Rogers outlined not just the future of his agency, but also the challenges he faces in trying to hire enough new personnel with cybersecurity skills. And while Rogers talked about other challenges his agency faces, not least in preventing insider attacks, he avoided mentioning former contractor Snowden by name.

2. Attorney General Talks Apple

The case of the FBI versus Apple involves the bureau attempting to compel the technology provider into unlocking an iPhone 5C used by one of the now-dead shooters behind the San Bernardino attacks that left 14 people dead last year. Apple, however, has dug in its heels, with CEO Tim Cook saying it will fight the court order, which it sees as being tantamount to requiring Apple to build a backdoor for iPhones.

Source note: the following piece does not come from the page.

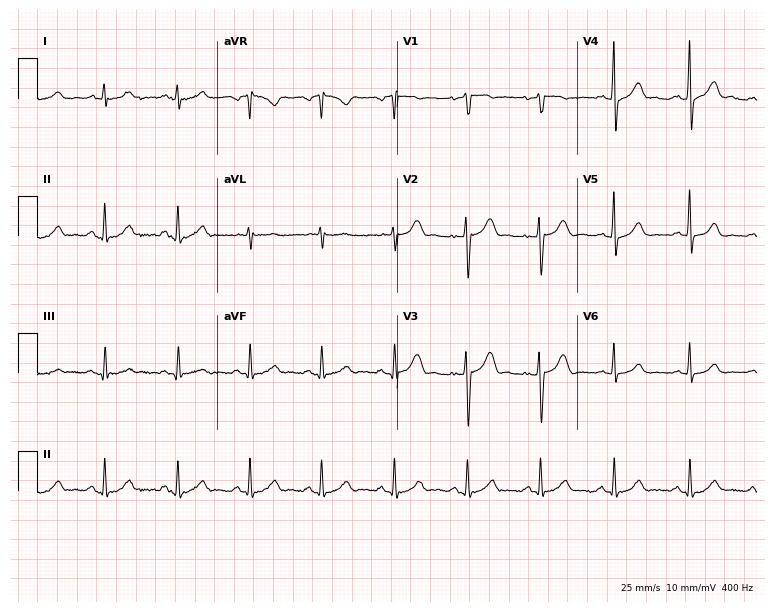
Resting 12-lead electrocardiogram. Patient: a 46-year-old man. Read as a normal ECG.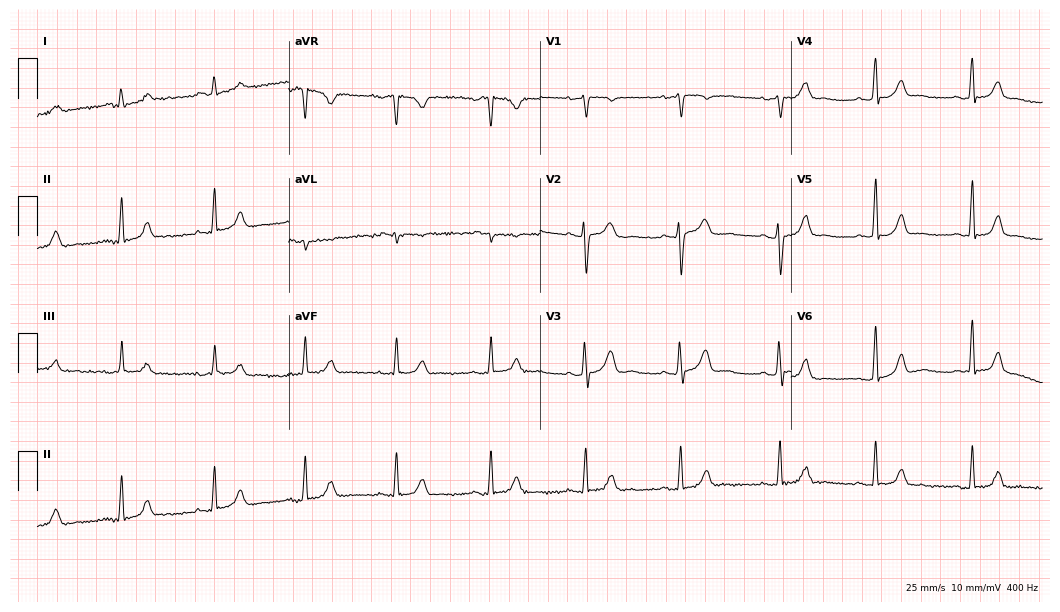
12-lead ECG (10.2-second recording at 400 Hz) from a 42-year-old female. Labelled as a normal ECG.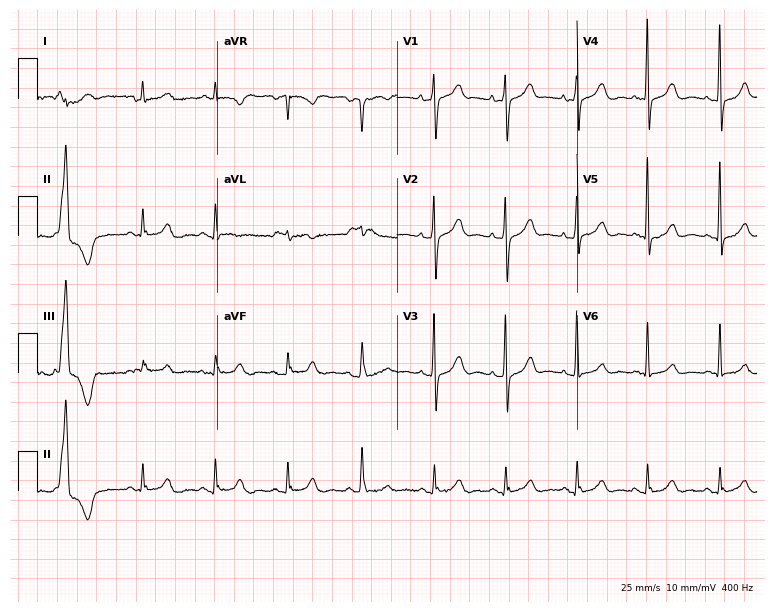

But Loretta E. Lynch, Attorney General of the United States, told a conference hall filled close to overflowing that she sees a middle ground in the case of the Department of Justice versus Apple (see Apple Wins Legal Round Over Unlocking a 2nd iPhone ).

"For me, the middle ground is to devolve to what the law requires," Lynch said during a heavily scripted "sit-down chat" with a reporter. Lynch also attempted to paint Apple as an ill-mannered upstart, suggesting that the company should do what it's told, unless Congress tells it otherwise. "Do we let one company - no matter how great the company, no matter how beautiful its devices - decide this issue for all of us?" she asked.

3. Ransomware Ascendant

Multiple researchers at RSA have continued to highlight how ransomware attacks are becoming more complex. Researchers from Intel Security, for example, have just discovered a new type of targeted ransomware that encrypts every file on a computer using a different key, thus complicating remediation efforts.

There are also now more ransomware variants at large today than ever before. Some types get spread via increasingly convincing phishing campaigns, which are designed to fool users and bypass spam filters, says Pierluigi Stella, chief technology officer of Network Box. Today's ransomware phishing campaigns are redirecting unsuspecting users to malicious sites owned by the criminals with URLs that vary with every campaign, he says. "It's never the same URL, so there are no rules, no antivirus that is going to pick these emails up and block them."

4. Facebook Faces Fakery

Watch what you "like" - about 10 percent of current Facebook profiles are fake. So says financial fraud expert Avivah Litan of Gartner Research, who notes that cybercriminals are increasingly tapping Facebook and other social media sites to lure unsuspecting victims into their scams. Sometimes, this involves tricking people into parting with their Facebook credentials or personal information, especially relating to family and friends. Other times, scammers are simply marketing their goods and services.

Look for more on this topic in an upcoming video interview with Litan, conducted by my colleague Tracy Kitten.

5. Hackers Crave Publicity

Another interesting trend, highlighted by both Litan and RSA threat researcher Daniel Cohen, is that many cybercriminals want to cultivate a public profile. That's so their talents, supplies and services can be easily found - via Web searches and social media - by prospective customers. Even underground forums are becoming more open, Litan says. Meanwhile, Rick Holland, vice president of strategy for threat intelligence firm Digital Shadows, notes that many online attack groups now openly advertise for new employees on both public and darknet sites.

Even hackers, it seems, face a cybersecurity skills shortage.

Executive Editor Tracy Kitten also contributed to this story.